Friday, August 12, 2005

Short list of search engines

There are two preliminary criteria to be satisfied by webometrics friendly search engines:

1. To have a large and independent self crawled database
2. The recovery system will allow the filtering of results according to url-related delimiters

Taking into account these requirements, currently only six engines are useful for quantitative analysis purposes:

- Google (www.google.com)
- Yahoo Search (search.yahoo.com)
- MSN Search (search.msn.com)
- Teoma (www.teoma.com)
- Gigablast (www.gigablast.com)
- Exalead (www.exalead.com)

Google has a database size probably exceeding 11 bn pages, including a good coverage of the so-called rich files and other dynamic and special filetypes. On the negative side, the number of dead-links has increased a lot in this engine. Individual records of large databases (e.g.: PubMed) are also indexed, but without covering the full size strangely.

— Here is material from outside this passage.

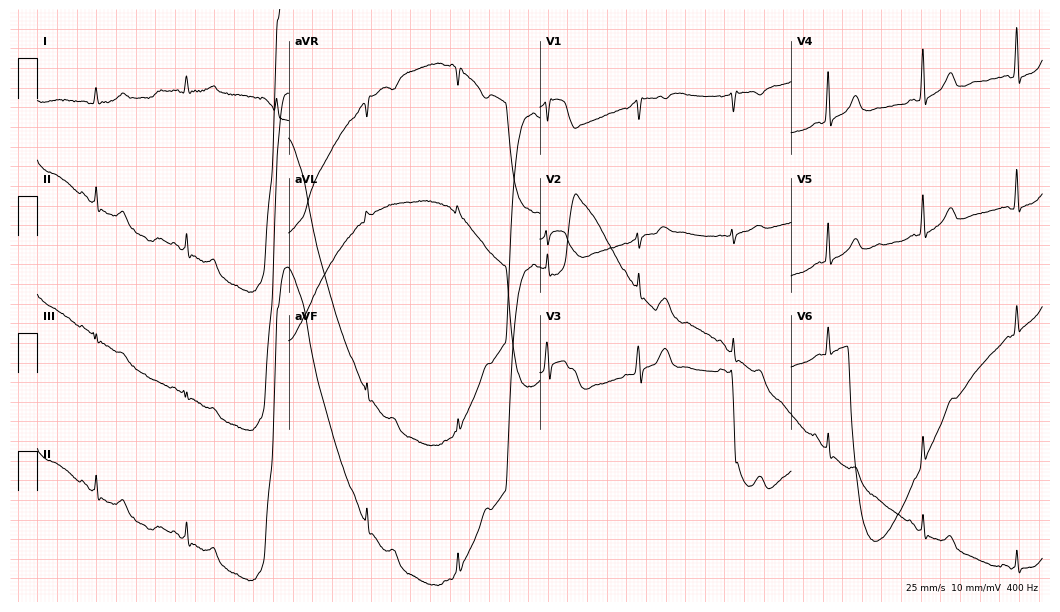
Electrocardiogram (10.2-second recording at 400 Hz), a female, 38 years old. Of the six screened findings (first-degree AV block, right bundle branch block (RBBB), left bundle branch block (LBBB), sinus bradycardia, atrial fibrillation (AF), sinus tachycardia), none is recorded.

Current figures for Yahoo are not available as its databases have increased greatly during July. An educated guess is around the 10-12 bn mark. Actual figures provided by the answers to a large number of request are misleading as the number provided decreases when exploring further pages than first answers' one.

MSN Search looks to have the most comprehensive geographical coverage, including Asian regions usually not well indexed by the other major engines.

Gigablast and Exalead still have very small databases. However, as the overlap among engines is so low, combined search using several engines is clearly an option.